There has been much discussion about silica dust in the past few years. OSHA has issued a regulation to help protect workers from overexposure to this dust. It has been largely unregulated in the past and because of this, many workers have been faced with overexposure.
The CDC reports that an estimated 1.7 million U.S. workers are exposed to silica dust on the job. OSHA issued its final rule for silica dust on June 23, 2016, but employers have between a year and five years to be fully compliant with the standard depending on the industry.
The construction industry had to be fully compliant with the standard by September of 2017, general industry/ maritime had until June of 2018, and hydraulic fracturing in the oil and gas industry has a compliance date of June 2021.

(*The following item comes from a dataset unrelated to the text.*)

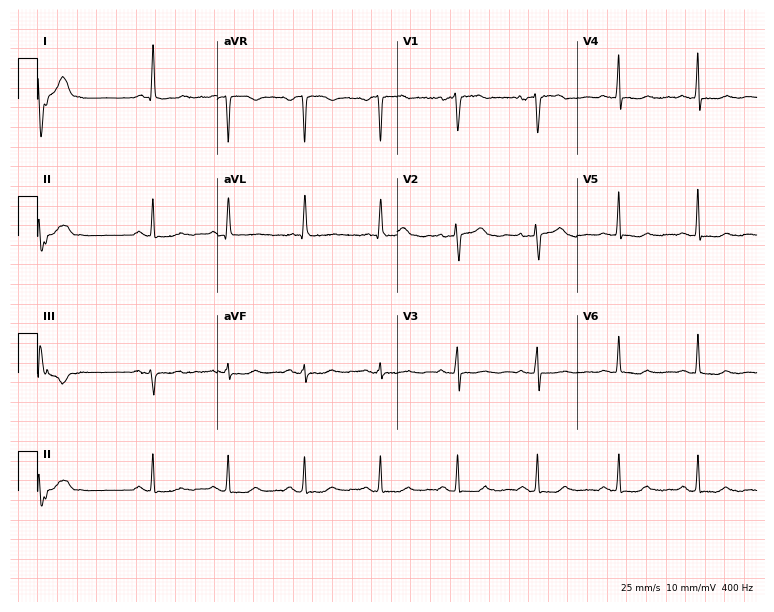
ECG — a female patient, 85 years old. Screened for six findings — first-degree AV block, right bundle branch block, left bundle branch block, sinus bradycardia, atrial fibrillation, sinus tachycardia — none is recorded.

Crystalline silica is an important industrial material found abundantly in the earth’s crust. Quartz, the most common form of silica, is a component of sand, stone, rock, concrete, brick, block, and mortar. Materials containing quartz are found in a wide variety of workplaces.
Common industries and operation where crystalline silica is found include: construction, glass products, concrete products, foundries, cut stone products, railroad track maintenance, abrasive blasting, and many more. Occupational exposure to respirable crystalline silica occurs when cutting, sawing, drilling, and crushing concrete, brick, ceramic tiles, rock, and stone products.
Silica Dust Exposure:
- If you do one of the following activities, you are at risk of breathing silica dust:
- Chipping, sawing, grinding, hammering, and drilling of rock, concrete, or masonry;
- Crushing, loading, hauling, and dumping of rock;
- Sawing, hammering, drilling, grinding, and chipping of concrete or masonry structures;
- Demolition of concrete or masonry structures;
- Power cutting or dressing stone;
- Facade renovation, including tuckpoint work;
- Abrasive blasting and hydro blasting of concrete;
- Clean-up activities such as dry sweeping or pressurized air blowing of concrete or sand dust; and
- Tunneling, excavation, and earth moving of soils with high silica content.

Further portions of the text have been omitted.